Charles Schwab Cup Championship

 
 
Unlike Tiger, Thorpe talks a good game - 10/26/07
 
November 30, 2007

By Bob Padecky, Press Democrat Columnist

SONOMA

He is without peer, rival, or any true competition. Tiger Woods stands alone, up there, like King Kong but without any airplanes around him. Tiger's only challenger is himself, and he should be a heck of a carrot at the end of the stick. Should be easy to sell minorities on golf if Woods is what's being sold. He has everything. He IS everything. He lacks for nothing.

That's the problem, the distance between Tiger Woods and the rest of the world's golfers, or the rest of the world for that matter. When was Tiger's last problem? His fingernails were a little long? Tiger's so far removed from nearly everyone's perception of reality.

"This is the first thing they say: 'I can't be like Tiger Woods'," said Jim Thorpe, the first round co-leader of the Charles Schwab Cup Championship Thursday.

"They" are minority kids. Thorpe, a black man, speaks to minorities all the time while on the Champions Tour. Of course it doesn't matter to the kids that no one else, even Woods' fellow PGA pros, can be like Woods either. Woods is a bully, not of intent, but of accomplishment, and Thorpe has a difficult time getting kids past that.

"Does Tiger intimidate the kids?" I asked.

"Sure, but he intimidates the guys he plays with," said Thorpe, 58. "Heck, he intimidates me. See how he looks? He's cut like a rock. He's (torso) big as a tree."

With an image larger than life. But would Thorpe give up the hunt to bring minorities into golf? He's made it an obsession, as he has two careers now, one on the Champions Tour and one as recruiter. And Thorpe has never backed off from intimidation.

"I was one of 12 kids," said Thorpe from Roxboro, N.C. "My daddy worked in the fields. He never cashed a check for more than a $100. I worked for 75 cents an hour bagging groceries. Made another 75 cents an hour priming tobacco (preparing product for shipment). I knew at 15 I didn't want to spend the rest of my life priming tobacco. I wanted to be a golfer. I became disciplined, focused."

Tuesday Thorpe spent time talking to some inner-city kids about discipline and focus and he didn't spoil them with small talk and when-I-was-a-kid stories that would put them to sleep. He wanted to get their attention. He did.
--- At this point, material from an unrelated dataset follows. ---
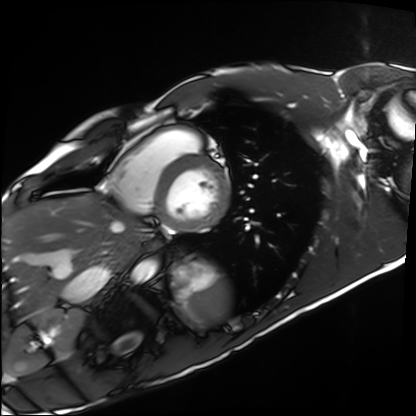
* modality · cardiac MRI
* subject group · healthy volunteer

"I'm going to tell them the truth: 'You guys are born with a handicap, drugs and that stuff . . . By putting tattoos all over your body, having babies out of wedlock, disrespecting your mom and dad, not getting the right education, then you're putting yourself behind the 8-ball.'

"I saw one kid and said, 'You see that tattoo you have there? If you walked into my office looking for a job, I would turn you around and send you out.' . . . YOU, running with the pants around your butt, pull those up! That's stupid man, no one wants to give you a job looking like a thug."

Spare the rod, spoil the golfer. Spare the kid, Thorpe said, and he'll dip into a big bucket of excuses.

"You got to stop blaming the system," Thorpe said. "Anybody can attack the system. I was born black and it didn't stop me. I've made more than $13 million on the tour, more money than I ever could have imagined."

It hasn't stopped Thorpe being what Woods is not, an active campaigner for minority youth. Thorpe does what Woods has been criticized for not doing, actively recruiting, stumping, talking to anyone at anytime who would listen.

"Tiger is too busy to do anything," Thorpe said. "Tiger is like a god. He's probably the most recognized person on the planet. But I have been involved with a lot of inner city golf programs for years. I have seen a lot of young talent out there. And I don't know what happens to it."

They have nowhere to go; not a lot of golf courses in the downtowns of big cities. They don't have the money for clubs, shoes, greens fees; grabbing a basketball or football involves far less overhead, not to mention space. And they don't have, quite frankly, Jim Thorpe, speaking a mile a minute on their behalf.

Uncommon talent, by itself, does not integrate. If it did, because of Woods, golf might be 70 percent African-American as it is in football. Instead Jim Dent and Thorpe are the only African-Americans on the Champions Tour. Woods, of mixed race, is the only on the regular Tour.

What golf needs is an accessible Tiger Woods. What golf gets is an accessible Jim Thorpe. The message is no less meaningful, just less heard.